Tokenizer Specifications

The universal tokenizer was trained using Byte Pair Encoding across all languages, with a vocabulary size of 250k tokens. A unique feature of the tokenizer was its language weighting strategy, balancing the natural data distribution with language grouping by script and family.

Figure 2:

Figure 2: Win rates for models trained with the Universal and Cluster tokenizers against Dolly generations.

Results

Pretraining Performance

The universal tokenizer demonstrated competitive performance with cluster-specific tokenizers on primary languages, maintaining performance differences within 0.5% average accuracy. Moreover, it showed superior plasticity on expanded languages, with up to a 19% increase in win rates during continued pretraining and a 14.6% improvement in targeted adaptations.

Figure 3:

Figure 3: Universal tokenizer shows nearly the same performance with Cluster tokenizer throughout the training.

Adaptation Efficiency

The universal tokenizer enabled up to +8x faster adaptation for expanded languages, even when minimal additional data from new languages was included during pretraining. This efficiency significantly benefits practitioners aiming to expand language coverage with limited computational resources.

Discussion

The findings suggest that using a universal tokenizer from the outset can effectively boost the adaptability of LLMs to new languages.

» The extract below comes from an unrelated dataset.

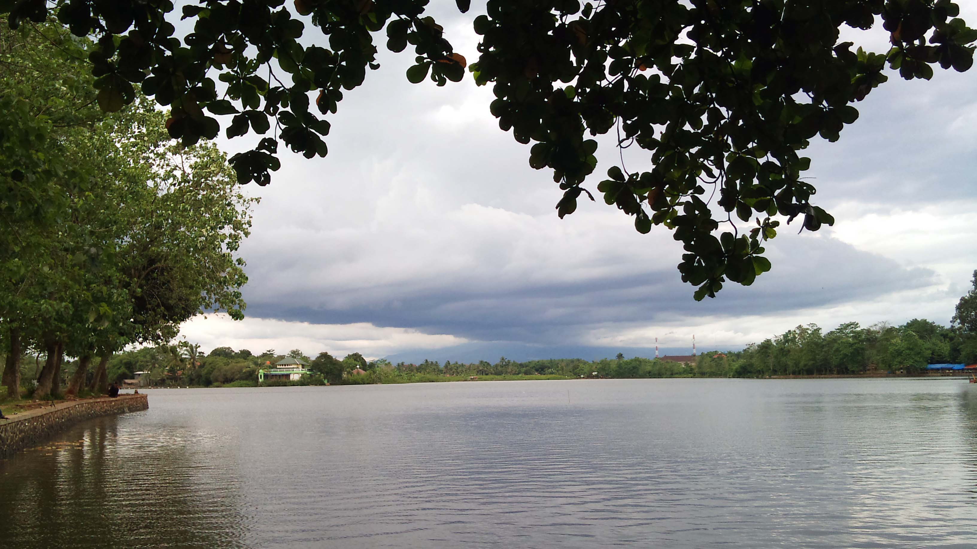 Setu Cikaret, Harapan Jaya, Cikaret, Cibinong, Bogor, Jawa Barat

This method contrasts with the typical post-training techniques and showcases notable improvements in adaptation speed and efficiency. The universal tokenizer also shows promise for languages previously unseen in both tokenizer and pretraining stages, leading to gains of up to 5% in win rates.

Figure 4:

Figure 4: Adaptation results per language in Euro cluster together with tokenizers' compression ratio.

Conclusion

The study concludes that universal tokenizers significantly improve multilingual plasticity in LLMs and facilitate more efficient language adaptation strategies. This capability has important implications for expanding language support in AI systems globally, enabling more equitable technology access across diverse linguistic settings. Future research might explore integrating universal tokenizers with other language adaptation techniques to further optimize performance across an even wider range of languages.